Tuesday, August 30, 2011

Hello, Jo Calderone!

Ok, first of all, the pop cultural moment in question: http://www.mtv.com/videos/misc/684905/you-and-i-live.jhtml#id=1668980
 
So it appears Jo Calderone is the alter ego of Lady Gaga, who is the alter ego of Stefani Germanotta. 

My initial gut response: You go, girl.  Lady Gaga has become known for flashy concerts, flashy clothes, and flashy stunts like arriving at an awards show in an egg.  But those people who say everything she does is "just for publicity" fail to realize that everything EVERYONE famous does is just for publicity, but that each thing they do still has a purpose.  In Lady Gaga's case, she creates new themes and trends for and with her alter ego over and over depending on what she's experimenting with at the time.  

For awhile there it was "Dead, Injured and Trapped Women Killing Men", a trend which my feminist self very guiltily enjoyed.  In her Bad Romance video she was sort of semi-tortured in a bathrub, sold as a prostitute/object, and then lit a dude on fire in the bed with her sparkling bra (female-only body parts as weapons).  In her Paparazzi video she got pushed off a balcony and brokenly got up from a wheelchair with arm braces, and throughout the video intermittent images of dead women appeared.  Then she poisoned the dude who threw her off the balcony and reported herself, which landed her in jail.  And lastly, in her Telephone video (featuring a--let's face it--gutsy performance from Beyonce, who isn't usually as off-the-wall as Gaga), she starts off in the prison (not sold, not injured, but trapped), gets broken out by her girl B, and then poisons a whole diner full of innocent people (except for one dude who was not innocent, 'cause he wronged the Honey Bee).

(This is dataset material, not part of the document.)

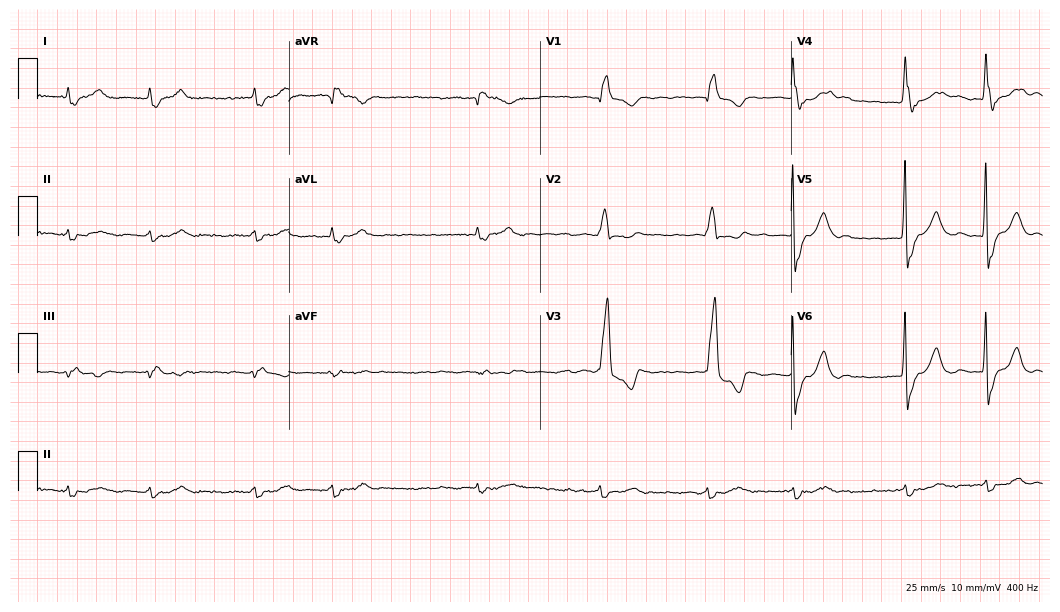
Electrocardiogram, a male, 72 years old. Interpretation includes right bundle branch block (RBBB), atrial fibrillation (AF).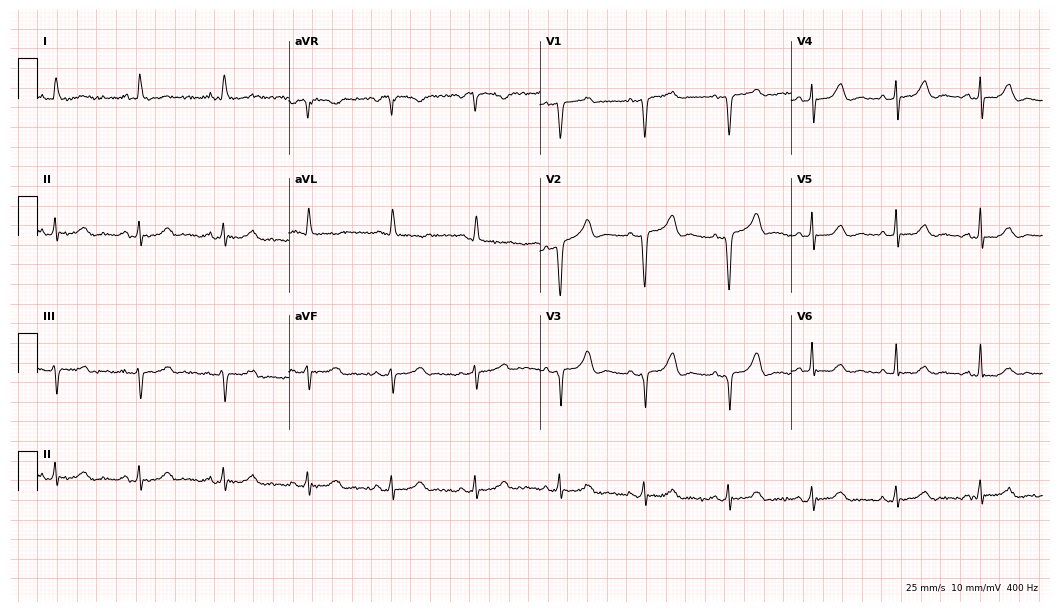
Standard 12-lead ECG recorded from a 67-year-old female. Read as a normal ECG.

This trend, I thought, represented the oppression of women's bodies by systems and societies full of patriarchy, misogyny, and sexism (three related but different things) through images of violence.  It also offered a symbolic solution to the problem: take down (poison or incinerate) patriarchy and misogyny as represented by The Dudes Who Get Killed in Gaga's videos.

Recently she's shifted over into a trend about the birth of a new generation of people/aliens, who accept everyone, no matter how "weird", because there really is no normal or weird, we're all just Born This Way.  Thus, emerging from the egg, her bizarre video in which she's got an eye on her chin and there's aliens floating around and giving birth, etc.

But that trend really didn't last long: it was nowhere to be seen in the Judas video (which overall was pretty blah conceptually compared to her others.)

I'm still trying to figure out what's going on in the "You and I" video, but one thing I know: Jo Calderone is in it.  And he also performed the song at the MTV Video Music Awards.  So could he be the mascot of her next trend?

What I liked about Jo at the MTV VMAs:

A drag performance/male alter ego seems like both a natural/fitting and creative next step for Gaga.  What interests me is that through Jo we get a take on Lady Gaga from Lady Gaga.  He talked in his opening speech about Gaga's artifice, that she's not real: this from the very same person who is Lady Gaga while dressing up as a man.  Whoa!  I like that kind of reality/theater/fiction/gender-bending confusion.

What disappointed me:

For the first time I've ever seen (not claiming I've seen all her performances) she occasionally let her act get in the way of her singing, and she sometimes sounded out-of-breath.  But more importantly, I feel like she didn't completely commit to Jo.  There he was, and overall I thought her physicality was really impressive.  It was clear to me that she had some gut instincts or good training about how to move like a man in general, but then she added some very theatrical mannerisms (smoothing the hair, hunched shoulders, big obvious showy gestures) that made the drag act very much an act, definitely a show.  She wasn't Lady Gaga, with the crazy costumes, but she was still giving a very external performance.  
 
I think it would have been even more compelling and fascinating if she had gone out there and actually tried to disappear into Jo and actually make us buy it.  What if Jo had been chill, just walking around and talking about Lady Gaga?  What if he had smoothed his hair, but not with such a big "look-at-me" gesture?  What if he had just...been there?  How cool would that have been, if we saw an alter ego who was not only male rather than female, but "real"/truthful rather than highly stylized/theatrical?  I think that would have been a really fantastic move on Lady Gaga's part, because of course the kick would be that the most "real" thing she does she does as a man.  Giving us a great gender-is-an-ocean-we-can-all-swim-around-in moment, which I think really lies in keeping with her overall philosophies.

But whatever.  She didn't ask me.  Jo, if you're reading this, I can coach you so you can chill out on stage and do some awesome subtle stuff.  Have your people call my people.